Segundo a autora “a falta de sintonia entre essa escola e os alunos que dela se servem” (Oliveira, 1999, p. 04) é um dos altos índices de evasão e repetência nos programas de EJA. Sento assim mesmo com muita vontade de aprender, ao chegar à escola não encontra o necessário para manter esta vontade, deixando assim o cansaço do dia de trabalho falar mais alto.
Neste sentido a EJA precisa apresentar propostas ligadas a realidade dos alunos com a linguagem escolar, onde os jovens e adultos que procuram esta modalidade consigam superar suas dificuldades e tenham uma aprendizagem significativa.
Com os estudos realizados na interdisciplina de Educação de Jovens e Adultos, aprendi muito sobre esta modalidade de ensino. Não sabia que esta possuía características e propostas pedagógicas que levam em consideração as especificidades dos alunos. Elas envolvem a realidade dos jovens e adultos, considerando que eles se encontram na condição de não crianças, condição de excluídos da escola e a condição de membros de determinados grupos sociais.Observei também que muitas escolas não estão preparadas para receber os jovens e adultos, pois estão adaptadas para as crianças, pois segundo Marta “a adequação da escola é para um grupo que não é o “alvo original” da instituição. Currículos, programas, métodos de ensino foram originalmente concebidos para crianças” (Oliveira, 1999, p. 03).

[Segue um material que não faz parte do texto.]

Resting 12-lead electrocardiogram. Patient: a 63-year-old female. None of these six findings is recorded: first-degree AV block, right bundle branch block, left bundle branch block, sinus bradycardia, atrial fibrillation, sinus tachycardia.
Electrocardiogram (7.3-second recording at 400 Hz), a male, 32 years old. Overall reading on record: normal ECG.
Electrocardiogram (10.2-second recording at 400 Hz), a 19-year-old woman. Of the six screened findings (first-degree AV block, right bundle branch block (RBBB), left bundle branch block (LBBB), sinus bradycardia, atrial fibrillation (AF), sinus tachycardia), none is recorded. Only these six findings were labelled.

Didática, Planejamento e Avaliação

Na interdisciplina de Didática, Planejamento e Avaliação com os estudos realizados percebi que devemos nos preocupar com a prática em sala de aula, assim como o propósito de Comênio devemos “Ensinar tudo a Todos”.
Eu procuro proporcionar aos alunos atividades que valorizam a individualidade e a troca de experiência entre professor/alunos, aluno/alunos e aluno/professor, sempre levando em conta o ponto de vista do aluno.
Quando planejo uma aula ou um projeto, um dos meus objetivos é que no futuro meus alunos me vissem como a professora que os desafiou com questionamentos a partir do seu conhecimento, com atividades prazerosas, confrontou sua com as idéias de cada um, e que ajudou a serem cidadãos autônomos e críticos, encorajados a demonstrar seu ponto de vista em qualquer lugar que freqüente, pois segundo Paulo Freire “não há comunicação sem diálogo, sendo assim não há aprendizagem”.

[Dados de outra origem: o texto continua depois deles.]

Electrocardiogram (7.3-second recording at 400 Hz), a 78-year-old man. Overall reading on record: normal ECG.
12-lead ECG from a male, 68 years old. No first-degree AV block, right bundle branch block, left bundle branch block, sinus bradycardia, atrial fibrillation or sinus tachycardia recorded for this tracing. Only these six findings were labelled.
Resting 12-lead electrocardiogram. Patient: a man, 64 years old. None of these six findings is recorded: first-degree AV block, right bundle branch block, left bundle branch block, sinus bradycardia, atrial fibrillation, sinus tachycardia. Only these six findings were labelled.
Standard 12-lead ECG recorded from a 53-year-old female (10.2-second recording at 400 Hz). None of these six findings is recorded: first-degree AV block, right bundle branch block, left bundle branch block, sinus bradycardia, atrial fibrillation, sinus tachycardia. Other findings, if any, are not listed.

domingo, 8 de novembro de 2009

Língua Brasileira de Sinais – Libras

Com os estudos realizados até este momento na interdisciplina de Libras, percebi que as pessoas surdas, são seres humanos iguais a qualquer pessoa, somente tem uma deficiência, mas que são capazes de se comunicar, trabalhar, se divertir, namorar, estudar....
Antes de iniciar este semestre eu tinha uma idéia de que todas as pessoas surdas eram mudas, mas depois das leituras realizadas e da aula presencial com a professora Carolina Sperb, percebi que minha idéia estava equivocada, já que muitas pessoas surdas não falam porque não aprenderam a falar.
Estudando as comunidades e a cultura dos surdos, destaco os aspectos que achei mais importantes. A cultura surda foi criada para diminuir a dificuldade dos surdos de compreensão do mundo e de serem compreendidos. Neste sentido a Língua Brasileira de Sinais (Libras) é uma língua própria, que podemos chamar do segundo idioma Brasileiro. Eles possuem regras de comportamento e valores, as comunidades surdas são compostas de pessoas surdas e pessoas ditas ”normais”. Este pra mim é um dos aspectos mais importantes destas comunidades, onde não encontramos discriminação e sim muita interação entre os participantes.